Airmata tiba-tiba turun, dia kangen dengan kehidupan sebelum menikah. Pusing karena tugas bukan kehamilan, bercanda ria dengan hati lega bukan tertawa dengan kepura-puraan, membicarakan universitas dan bebas hangout tidak terperangkap seperti ini.
Sekarang? Jangan ditanya. Izin untuk pergi ke Leyna saja harus menunggu empat hari lagi.


::


Langkah kaki Gema berbelok menuju kantin, baru bel dia sudah beranjak maka tak heran keadaan lorong menuju kantin sepi.

Kepala Gema terangkat setelah membenarkan posisi jam tangan, memelankan laju saat melihat satu perempuan dengan posisi beberapa langkah di depannya sedang membawa setumpuk buku. Pasti ingin ke kantor, jabatan wakil ketua kelas membuat Haifa harus bertanggungjawab terhadap kelas.

Awalnya otak Gema berfikir untuk membiarkan saja, tapi melihat ketebalan buku membuat jiwa empatinya terpanggil. Ketika Hafsah mendekat, Gema menawarkan diri. "Gue bantuin ya."
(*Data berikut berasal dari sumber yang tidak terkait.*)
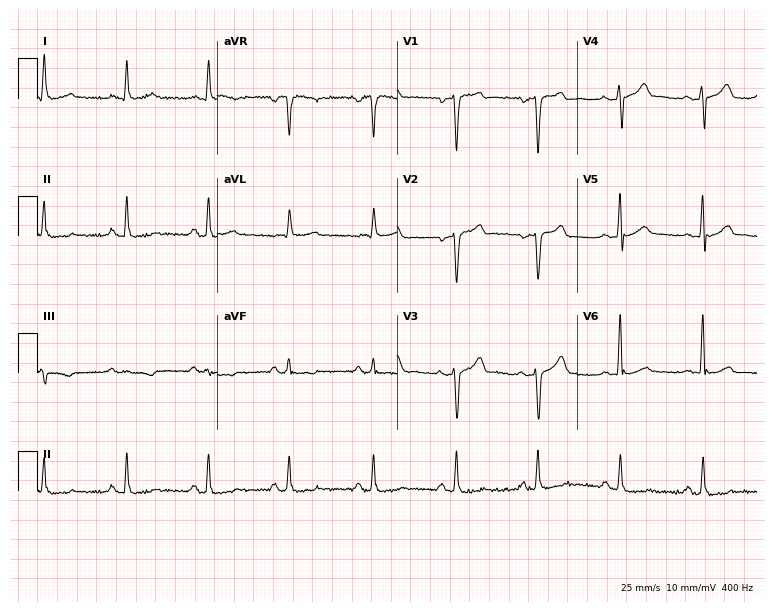
12-lead ECG from a man, 54 years old. Screened for six findings — first-degree AV block, right bundle branch block (RBBB), left bundle branch block (LBBB), sinus bradycardia, atrial fibrillation (AF), sinus tachycardia — none is recorded.

Dengan pipi memerah khas Haifa memindahkan beberapa buku ke tangan Gema, hingga dia hanya memegang sedikit buku. Pandangannya terus menunduk. Memang seperti itu.

"Meja siapa?"

"Pak Sunyi," jawabnya pelan dan halus.

Memang tidak ada obrolan tapi siapa sangka debaran jantung keduanya tak dapat dikendalikan. Gema berusaha untuk terus bersikap biasa. Matanya sempat melihat warna kemerahan pada pipi putih Haifa, apakah perempuan itu mempunyai rasa? Gema enggan menerka. Tetapi kenapa sikapnya berbeda.

"Assalamualaikum," ujar Haifa seraya mengetuk pintu. Ruangan kantor guru lumayan luas nampak banyak para guru tengah mengistirahatkan diri. Karena sedang istirahat. Beberapa dari mereka menjawab salam.
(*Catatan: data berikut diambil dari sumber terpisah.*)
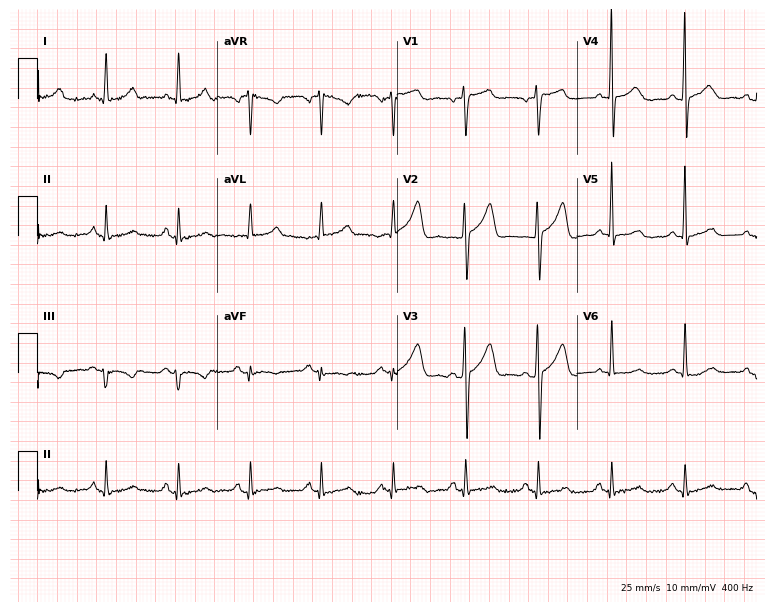
Electrocardiogram (7.3-second recording at 400 Hz), a 57-year-old male patient. Of the six screened findings (first-degree AV block, right bundle branch block, left bundle branch block, sinus bradycardia, atrial fibrillation, sinus tachycardia), none is recorded. Only these six findings were labelled.

Bu Desi melihat dengan sorot mengintrogasi. Khas guru itu. Dia membenarkan kacamata.
"Cari siapa?" alisnya menukik.

Haifa menyunggingkan senyum, "Meja Pak Sunyi, saya mau naro buku."

Wanita berhidung mancung itu mengangguk dan nengok ke kanan. "Mejanya dekat figura emas itu."

Mengucapkan terima kasih, keduanya bergegas meletakkan semua buku.

Mata Haifa memandang dengan sorot meneduhkan sebelum kembali mengalihkan pandangan lagi. "Makasih."

"Iya," kata Gema dengan senyuman.

Lelaki itu berjalan menuju kantin yang sudah dipastikan ramai. Dia membeli satu porsi mie goreng dan sebotol air mineral dengan maksud dimakan di halaman sekolah.

Beberapa teman Gema menyapa sepanjang jalan. Ah, kejadian tadi masih membuatnya tersenyum.

Sesampainya disana, Gema bergabung dengan teman-teman lain. Hanya ada enam laki-laki dikelas selebihnya perempuan, jadi tak heran kenapa mereka akrab. Makan di kelas akan menjadi pilihan kalau di halaman sekolah ini penuh. Kalau sepi ya pasti keenamnya lebih baik menyantap makanan disini.

"Woy minta nasi dong," teriak Nathan.

Yang membawa nasi langsung peka dan memberikan secukupnya, Nathan tersenyum gembira kemudian melahap makanan. Makan ramai-ramai dengan masing-masing membawa kotak bekal lalu satu sama lain boleh meminta adalah moment paling enak, Gema lupa memasukkan bekal yang sudah disiapkan Jana ke dalam tas.

"Gee, makan yok. Nih, emak gue masak teri dicabein," Delvin menawarkan kotak makan.

Belum sempat menjawab tangan Nathan keburu mencomot mengundang tatapan kesal. "Ini buat Gema, maruk banget lo."

"Efek matematika," bibirnya terbuka lebar.

"Matematika bikin pusing otak bukan perut," celetuk Ghani.

Nathan menoleh. "Dari otak turun ke perut, Mas."

Semuanya bergidik ngeri, apalagi Ghani dia sudah melemparkan kulit jeruk pada wajah menyebalkan Nathan. "Gila lo ya."

"Nggak kok, gue sehat walafiat," jawab Nathan cuek. "Eh, malem futsal di tempat biasa."

Keenam lelaki itu memasang tampang berbeda, paling mencolok Kelpan yang sudah menaik turunkan kedua alis, memasang tampang jahil. "Oke aja sih gue mah. Oh iya, Lo pengen traktir burger King, Nat? Gue sih setuju aja. Futsa Acc dah."

"Ngikut gue!" seru Qorni dengan semangat.

Mulut Nathan sudah terbuka ingin memprotes usulan tak berdasar itu, Gema keburu memotong.

"Tambah pizza, Nat. Gue nggak terlalu suka burger."

"Minum jan lupa," ucap Rahadian mengingatkan, wajahnya sudah menahan tawa. Kapan lagi mengerjai Nathan.

"Wah kagak dah. Up gue up. Lo ada aja sih, Klepon!" deliknya kesal.

Walaupun kesal namanya juga wajah humoris terlihat aneh jadinya.

Delvin sengaja mengeraskan suara di tangannya memegang ponsel.
"Bang Gun udah setuju nih. Jam sembilan ye, jangan ngaret. Terutama yang mau traktir."

Nathan memasang tampang pasrah, teman-temannya tertawa.